After a very quick test with profile-guided optimisation (PGO) failed to show any improvements, I didn’t investigate this any further. Perhaps it’s worth repeating with a bit more care and better training data.

I also didn’t test any other optimisation flags or tweaks. Java 25 comes with a couple of interesting performance-related options to try out, such as compact object headers or a bunch of GC algorithms to choose from. When using native-image however, the GC selection is very limited and the default (and only reasonable choice that works across all platforms) is the Serial collector.

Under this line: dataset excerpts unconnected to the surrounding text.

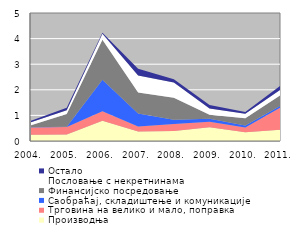
| Category | Производња | Трговина на велико и мало, поправка | Саобраћај, складиштење и комуникације | Финансијско посредовање | Пословање с некретнинама | Остало |
|---|---|---|---|---|---|---|
| 2004. | 0.24 | 0.283 | 0.012 | 0.084 | 0.114 | 0.058 |
| 2005. | 0.25 | 0.292 | 0.01 | 0.5 | 0.15 | 0.101 |
| 2006. | 0.789 | 0.369 | 1.233 | 1.562 | 0.238 | 0.041 |
| 2007. | 0.366 | 0.201 | 0.507 | 0.825 | 0.664 | 0.261 |
| 2008. | 0.388 | 0.276 | 0.168 | 0.861 | 0.588 | 0.133 |
| 2009. | 0.533 | 0.222 | 0.118 | 0.156 | 0.24 | 0.136 |
| 2010. | 0.338 | 0.194 | 0.075 | 0.285 | 0.177 | 0.062 |
| 2011. | 0.441 | 0.883 | 0.069 | 0.406 | 0.216 | 0.164 |

For this test, I simply used defaults for everything except of course the -O flag of native-image.

Methodology notes

All tests were conducted on an Apple Silicon (M2) Macbook Air using Oracle GraalVM 25+37.1. The benchmark workload consisted of 7,615,728 solar position calculations across coordinate ranges and time series – a realistic computational load for this type of application. Results were verified with multiple runs to ensure stability.

The specific command used for benchmarking was:

  solarpos --perf --format=CSV --no-headers 50:55:0.1 10:15:0.1 2024 position --step=3h > /dev/null

This calculates solar positions for a 5°×5° grid (latitude 50-55°N, longitude 10-15°E) with 0.1° resolution across the entire year 2024 with 3-hour time steps.

Build times include both Maven compilation and GraalVM native image generation. Performance measurements used the application’s built-in --perf flag, which tracks operations per second during execution.

The results should be broadly applicable to similar workloads, but as always, benchmark your own code – YMMV.